INSTRUCTIONS TO FOLLOW |
The response should hold every record from the listing that follows, verbatim, and no pictures.

=======

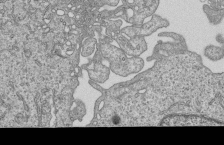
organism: Human
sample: MDA-MB-231 cells
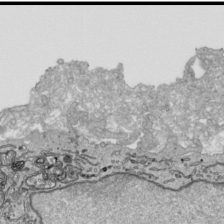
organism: Human
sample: Mitochondria in HCT116 cells
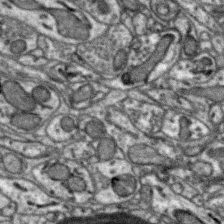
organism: Zebra finch
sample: Brain
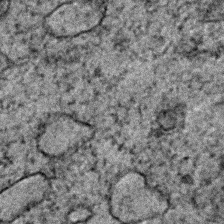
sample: Trachea
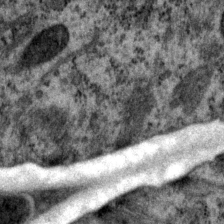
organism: P. pacificus
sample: Pharynx
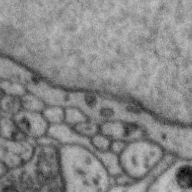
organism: Zebra finch
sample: Brain
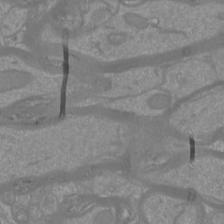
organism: Mouse
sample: Cortical neurons
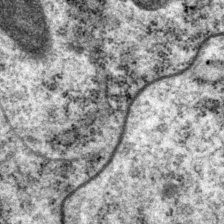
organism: P. pacificus
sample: Pharynx
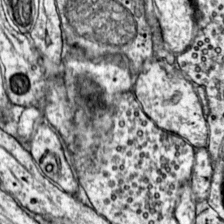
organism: Mouse
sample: Primary visual cortex
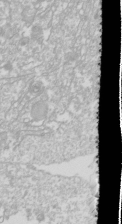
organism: Drosophila
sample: Cell division; meiosis; drosophila spermatocytes
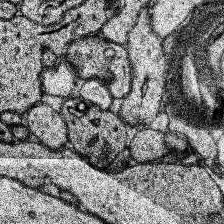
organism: Human
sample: Temporal Lobe
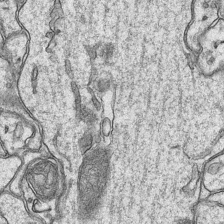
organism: Mouse
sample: CA1 Hippocampus
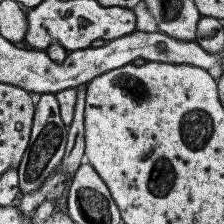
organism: Human
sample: Temporal Lobe

=======

RESPONSE |
organism: Human
sample: MDA-MB-231 cells
organism: Human
sample: Mitochondria in HCT116 cells
organism: Zebra finch
sample: Brain
sample: Trachea
organism: P. pacificus
sample: Pharynx
organism: Zebra finch
sample: Brain
organism: Mouse
sample: Cortical neurons
organism: P. pacificus
sample: Pharynx
organism: Mouse
sample: Primary visual cortex
organism: Drosophila
sample: Cell division; meiosis; drosophila spermatocytes
organism: Human
sample: Temporal Lobe
organism: Mouse
sample: CA1 Hippocampus
organism: Human
sample: Temporal Lobe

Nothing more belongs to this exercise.